Buyers unable to afford Coles and Woolworths tenanted properties are instead turning to traditionally less-favoured independent grocers in a sign of the increasing premium being placed on the asset class.
CBRE is citing the recent $4,488,888 sale of a strata titled property in Hoppers Crossing leased to IGA as evidence of the trend, with sales agent Joseph Du Rieu explaining that the market is viewing IGA tenanted supermarkets, which are often in strata-titled complexes, as an entry level investment into the retail sector.
“Historically, focus has been on Coles and Woolworths leased supermarkets, however given the tightly held nature of these properties, we are seeing a heightened level of demand for supermarket investments leased to independent grocers,” Mr Du Rieu said.
“We are continuing to see unrivalled levels of demand from buyers seeking to secure supermarket investments with many buyers priced out of the market for Woolworths and Coles leased assets, which is underpinning increased demand for IGA tenanted supermarkets.”
The 750-square-metre store, set in a complex of five, was sold with nine years remaining on the 15-year lease,and is currently returning a net income of $238,000 per annum with a yield of 5.3 per cent.
Joint listing agent Justin Dowers explained that the result was particularly impressive considering the historical investor stigma against strata titled properties.
“We were extremely pleased with the response from the buyer market, where historically properties of this nature with ‘strata titles’ are considered less appealing than true freestanding supermarkets,” Mr Dowers said.
“Achieving an initial yield of 5.3 per cent for an asset of this ilk is a testament to how the property was positioned in the market as the best retail investment offering sub $5 million.”
He attributed the increasing demand for assets like IGA Supermarkets to investors’ confidence in Victoria’s projected population growth figures.

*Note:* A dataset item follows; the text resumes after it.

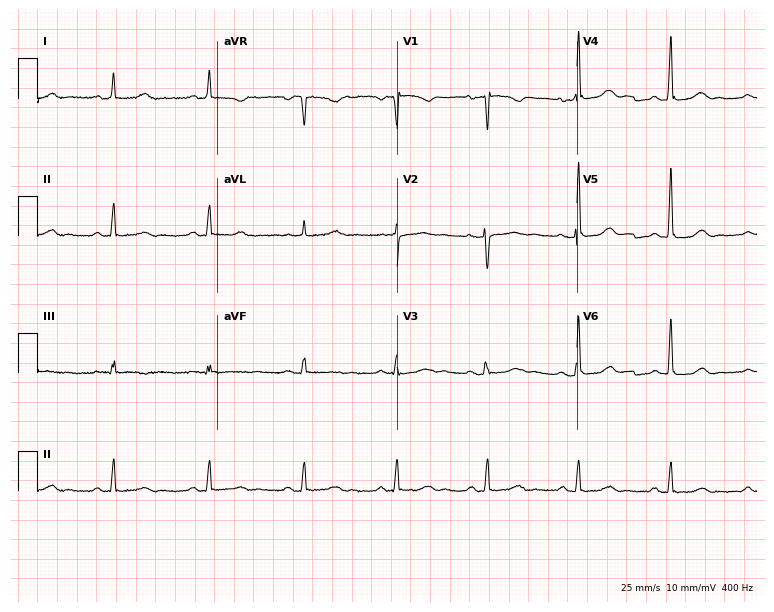
Electrocardiogram (7.3-second recording at 400 Hz), a female patient, 57 years old. Of the six screened findings (first-degree AV block, right bundle branch block (RBBB), left bundle branch block (LBBB), sinus bradycardia, atrial fibrillation (AF), sinus tachycardia), none is recorded.

“Victorian retail investments properties are seen as more favourable compared to other states, noting the current and forecasted population growth which is consistently ranking the highest within the country,” Mr Dowers said.
“Whilst areas like Wyndham are showing massive growth, this is also being experienced in other areas of Melbourne, and also prominent regional hubs, which is driving retail performance all over the state.”
CBRE recently sold another IGA in Wantirna South on a yield of 5.5 per cent.